While it’s a profit-making model – the company charges a five per cent administrative, management and promotional fee for successfully funded projects – Ms Hwee said she expects the business “to be profit-losing for a while. It takes a long time to advise project creators, and while we do not interfere, we share and give ideas on how to make a better presentation or how to make the project better.” 

Working with Designers


Ling Cai (left) and Vicky Wu 

Ling Cai (left) and Vicky Wu set up crowdfunding company ZAOZAO to support emerging designers and as a way of finding unique and affordable items 

At about the same time, Ling Cai and Vicky Wu set-up crowdfunding company ZAOZAO. The name  is a play on the Chinese word zao, which means “early, discovery” and “make.” ZAOZAO supports emerging designers, and serves as a way to find affordable items that aren’t mass-produced. 


The initial response to ZAOZAO has been strong. “Designers were very receptive to the idea of crowdfunding when we first approached them,” said Ms Cai. “Bringing designers onboard was the easiest part; we had 26 successfully funded projects in the first four months.” 

ZAOZAO allows customers to browse through a collection of clothing, shoes and accessories and pre-order their favourite products. Designers have a limited time to receive pre-orders, and successfully funded projects are produced, with the orders then delivered. 

Crowd Chatter


 ZAOZAO allows customers to browse through a collection of clothing, shoes and accessories, pre-order

ZAOZAO allows customers to browse through a collection of clothing, shoes and accessories,
pre-ordering their favourite designs

“We knew from the start that education would be part of the process.” Her business partner, Ms Wu, started teaching a crowdfunding course at technology, business and design school General Assembly this year. “Both of us have participated in panels where we introduce the crowdfunding concept and discuss its benefits.”   


Ms Hwee said she and her partner have been happy with their growth over the past six months. “New projects are learning from old projects, and I would say we’re seeing smarter projects today. With crowdfunding, it’s whether the person running the project is passionate about their work, how much energy they’re putting into the project. What I love about crowdfunding is that it’s not about connections or rich parents, but about how good you are and about what you’re presenting.” 
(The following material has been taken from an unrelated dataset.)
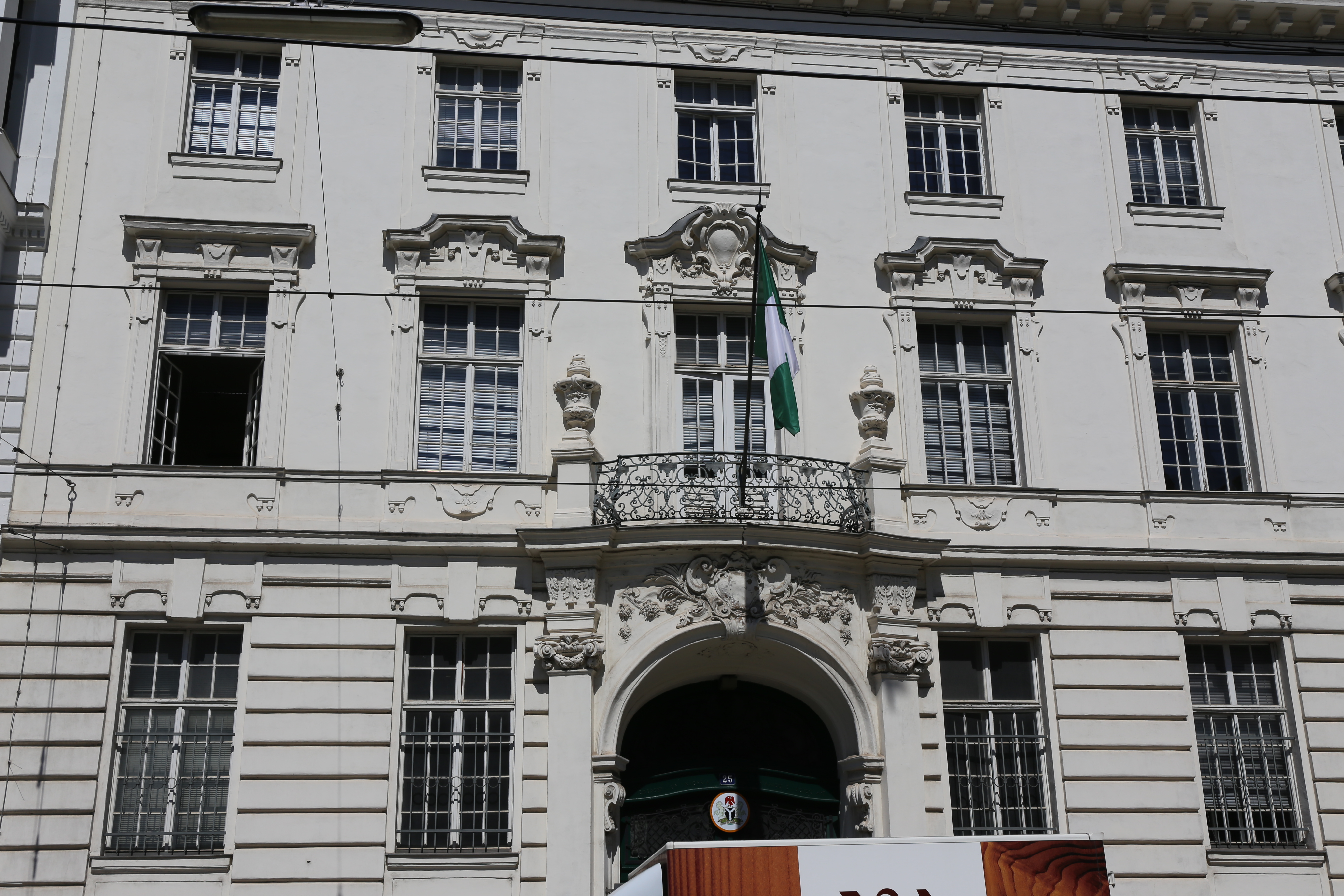 Ambassade du Nigeria à Vienne.

Ms Cai said that designers looking to use crowdfunding as a way to fund their projects need to carefully select their projects and goals. 
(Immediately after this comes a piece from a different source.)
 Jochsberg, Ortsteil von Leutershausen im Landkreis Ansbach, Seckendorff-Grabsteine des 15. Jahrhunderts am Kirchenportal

“Fashion designers looking to crowdfund their projects should be realistic about their goals and expectations,” Ms Cai said. “They should provide a range of high-resolution photos and as much detailed information as possible. They should also avoid crowdfunding entire collections and focus on individual pieces.” 

“Being able to communicate your campaign to the public is the most important aspect of a successful project,” Ms Lai said. “It’s necessary to open up and share your wildest ideas, because if you are ever going to do it, it’s here.”